### SUPPLIED MATERIAL
»»

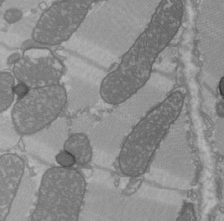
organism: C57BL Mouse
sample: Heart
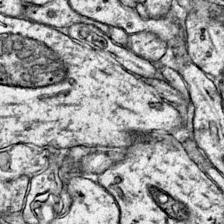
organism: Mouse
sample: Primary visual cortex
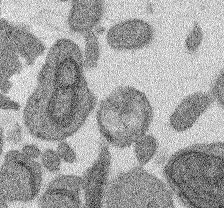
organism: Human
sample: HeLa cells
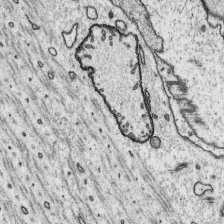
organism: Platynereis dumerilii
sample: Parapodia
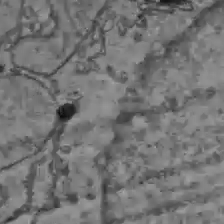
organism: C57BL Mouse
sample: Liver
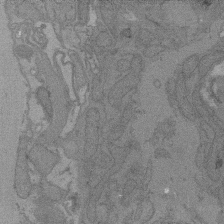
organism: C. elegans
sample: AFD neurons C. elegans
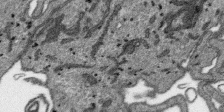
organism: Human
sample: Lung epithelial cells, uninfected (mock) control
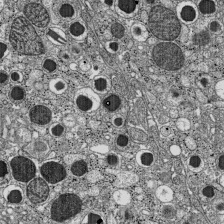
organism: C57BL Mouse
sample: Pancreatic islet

««
»»

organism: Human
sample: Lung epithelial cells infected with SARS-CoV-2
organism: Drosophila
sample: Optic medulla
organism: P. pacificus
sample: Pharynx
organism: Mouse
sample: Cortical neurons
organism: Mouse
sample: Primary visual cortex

««
»»

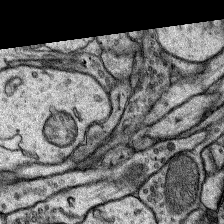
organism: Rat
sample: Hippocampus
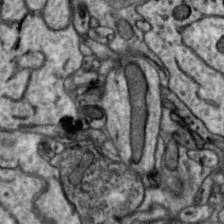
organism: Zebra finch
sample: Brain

««

### EXERCISE AIM
The answer is those lines of the material above that run from the one containing "sample: Heart" up to and including the one containing "sample: Pancreatic islet", restated exactly and without images.

### ANSWER SPACE
sample: Heart
organism: Mouse
sample: Primary visual cortex
organism: Human
sample: HeLa cells
organism: Platynereis dumerilii
sample: Parapodia
organism: C57BL Mouse
sample: Liver
organism: C. elegans
sample: AFD neurons C. elegans
organism: Human
sample: Lung epithelial cells, uninfected (mock) control
organism: C57BL Mouse
sample: Pancreatic islet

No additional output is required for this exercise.